Second, low oil prices offer an unprecedented opportunity to put in place new climate and energy policies to curb warming and put us on a path to net zero. That’s because until recently, the world was happily planning to buy oil for $60 a barrel for the foreseeable future. Prices bottomed out due to a confluence of grounded planes, geopolitical spats, and structural issues in the US oil industry, not because consumers are fundamentally unwilling or unable to buy energy at higher prices. The effect of oil price on the downstream energy costs for businesses is also muted—less than 35% of the price of gasoline in most countries is attributable to the cost of oil (the rest is a mixture of taxes, distribution, and marketing costs). The swing in fuel prices resulting from a $40 drop or rise in oil prices is less severe than intuition would dictate.

What if we harnessed the delta between today’s record-low oil prices, and the prices we were paying in 2019, to pay to clean up the carbon pollution generated by these fuels? If, after adding on the costs of such cleanup, fossil fuels couldn’t compete with renewables, that would signal their demise. Policymakers have been so focused on trying to make renewables cheap that they’ve so far missed out on an alternative, complementary goal: “decarbonising” oil and gas such that it has the same, carbon-free property of renewables. How? By requiring carbon extractors to store enough CO2 to counterbalance the carbon embedded in their products. This is at the heart of the Carbon Takeback Obligation, a proposal requiring oil and gas companies to take responsibility for the emissions their products generate. It’s also present to varying degrees in commitments from oil and gas companies like Repsol, Occidental, BP, Shell, and Total, who claim they will increasingly account for and offset the carbon contained in their products. If the cost of storing enough CO2 such that it offsets the carbon content in a barrel of oil is on the order of $40 or less (roughly the difference in the oil price from its 2020 peak in January to today), that’s a price we can afford and one we should be willing to pay to save the climate.

A Carbon Takeback Obligation would effectively increase the cost of production of oil and gas, making sure that fewer marginal, high-risk fossil fuel projects pencil out, and thereby reducing systemic risk. It’s good for oil producers and investors because it reduces the degree to which demand for oil drops – liquid fuels can still be a useful means of providing energy, provided the carbon pollution they cause has been cleaned up in advance through commensurate storage. It’s good for the climate because it stops fossil fuels from causing climate damage thanks to the permanent storage of equivalent volumes of CO2 from other industrial sources.

Low oil and gas prices are no boon for the climate in the short term, but they give us a window into a future of ever-decreasing fossil fuel demand that may deter expansion. The silver lining is the opportunity to put in place policies that get us paying to decarbonise the fossil fuels we dig up, still at a discount to yesterday’s prices.

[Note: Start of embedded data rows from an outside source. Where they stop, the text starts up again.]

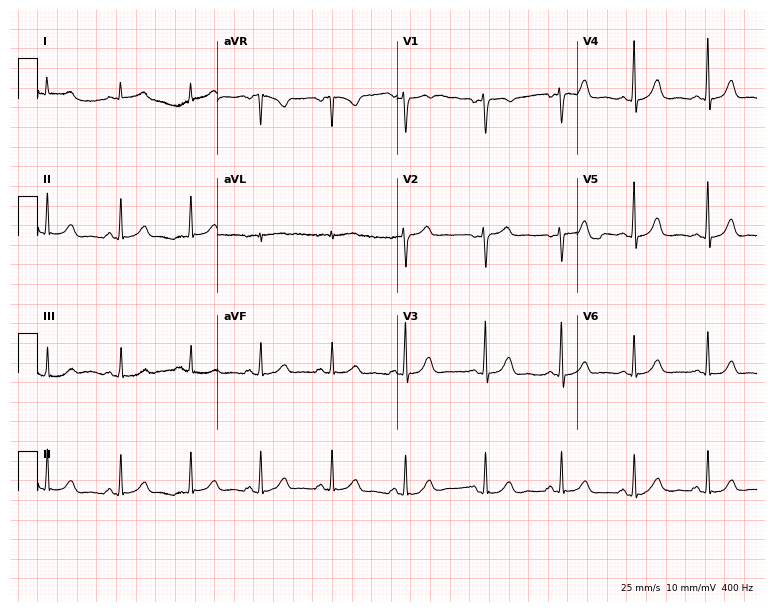
Resting 12-lead electrocardiogram (7.3-second recording at 400 Hz). Patient: a 45-year-old woman. None of these six findings is recorded: first-degree AV block, right bundle branch block, left bundle branch block, sinus bradycardia, atrial fibrillation, sinus tachycardia.
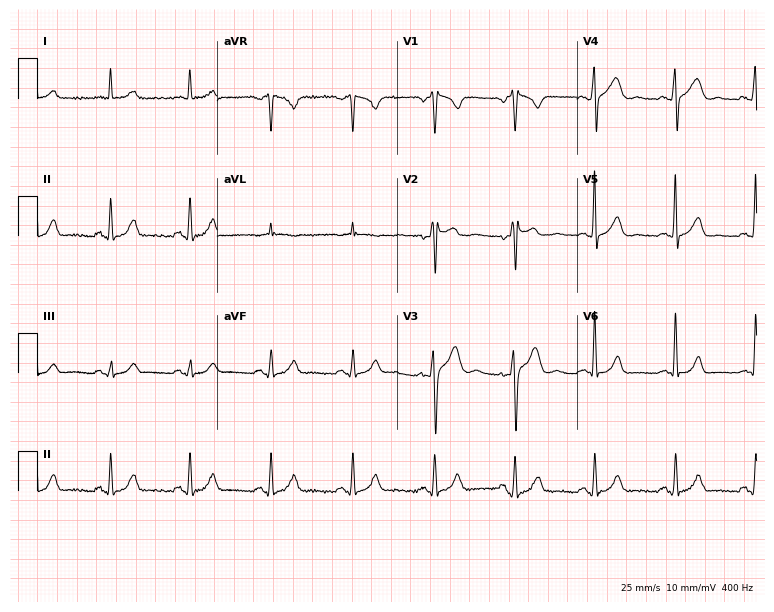
12-lead ECG from a man, 36 years old. Recorded interpretation: within normal limits.
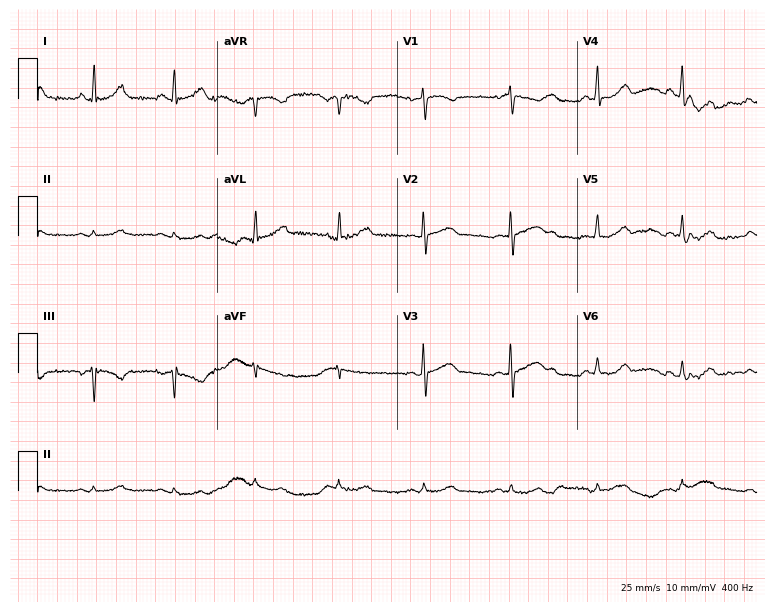
Electrocardiogram, a woman, 59 years old. Of the six screened findings (first-degree AV block, right bundle branch block, left bundle branch block, sinus bradycardia, atrial fibrillation, sinus tachycardia), none is recorded. Other findings, if any, are not listed.
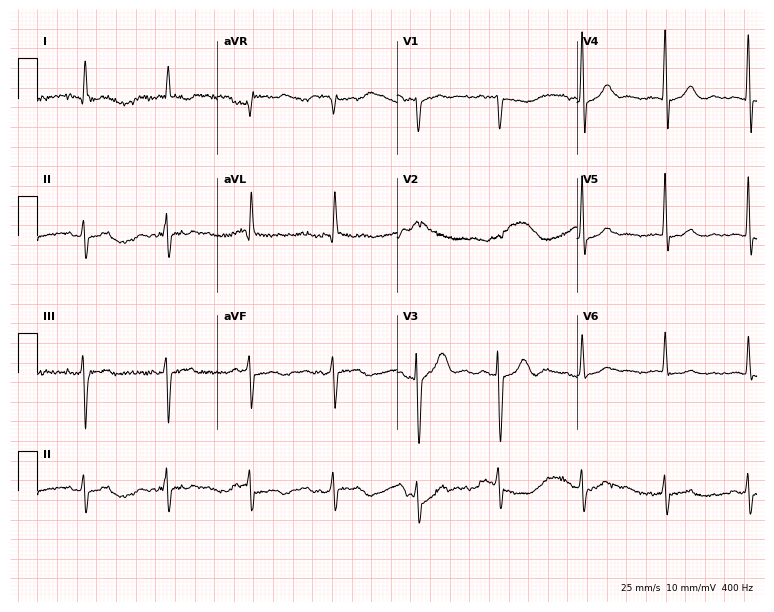
12-lead ECG from an 84-year-old woman. No first-degree AV block, right bundle branch block, left bundle branch block, sinus bradycardia, atrial fibrillation or sinus tachycardia recorded for this tracing.
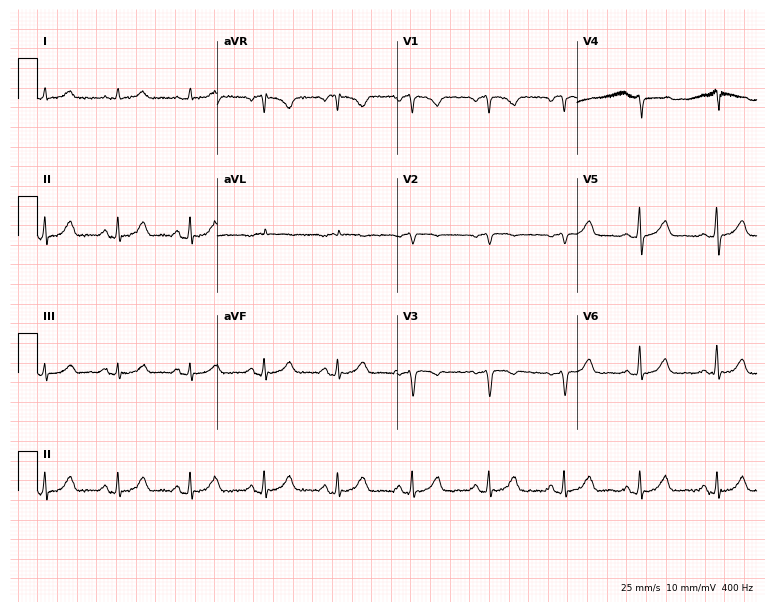
12-lead ECG from a 55-year-old female (7.3-second recording at 400 Hz). No first-degree AV block, right bundle branch block, left bundle branch block, sinus bradycardia, atrial fibrillation or sinus tachycardia recorded for this tracing.
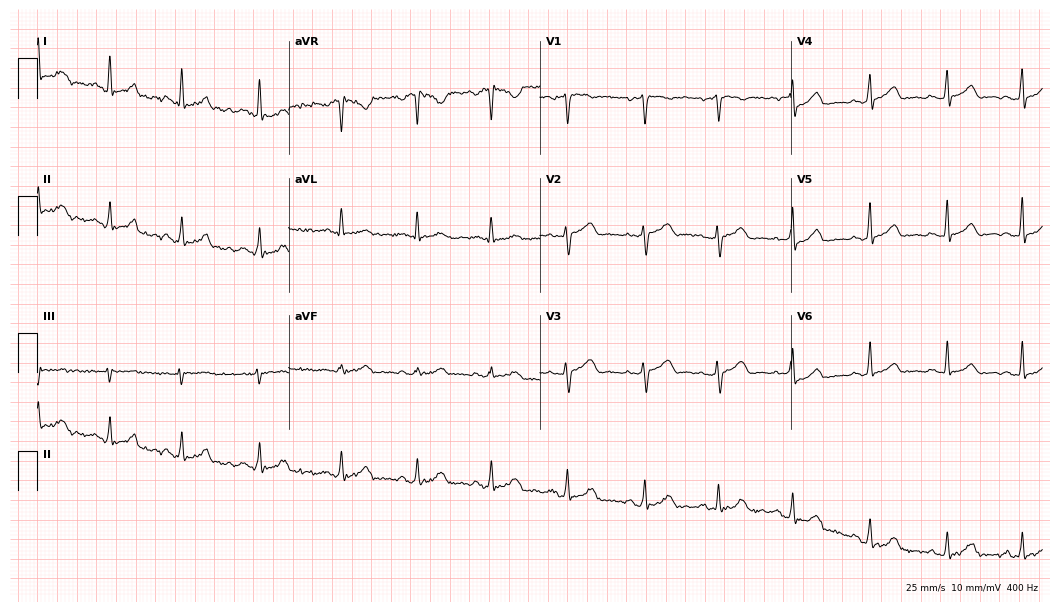
ECG — a 39-year-old woman. Labelled as a normal ECG.
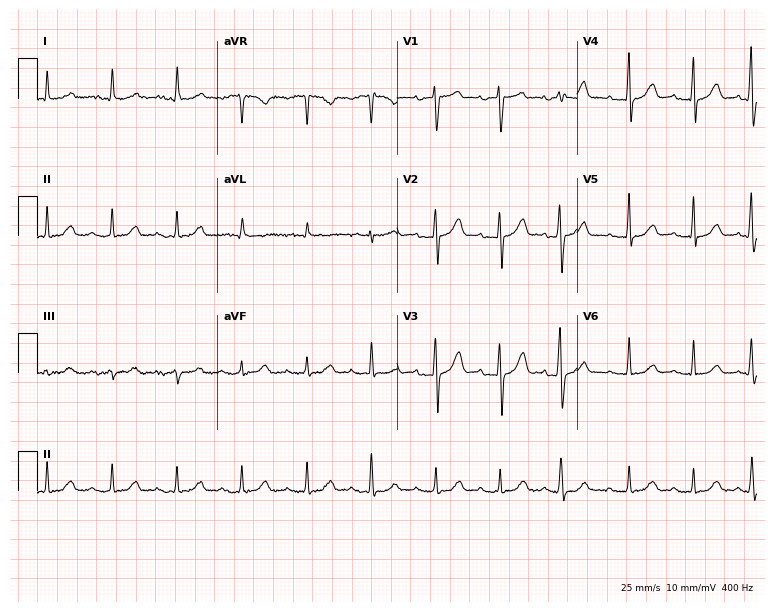
12-lead ECG from a 78-year-old female patient (7.3-second recording at 400 Hz). Recorded interpretation: within normal limits.

[1] The “P3” pathway in the IPCC’s special report on 1.5°C is described as “a middle-of-the-road scenario in which societal as well as technological development follows historical patterns”, and forecasts 2030 final energy demand as 5% higher than today, with the primary energy from oil to meet that demand dropping 14% (other energy sources pick up the slack). The IPCC uses 2010 as a baseline, so calculations relative to 2018 are based on Our World in Data.

[2] See Shell’s Sky Scenario

Eli Mitchell-Larson is a researcher at the Environmental Change Institute at the University of Oxford.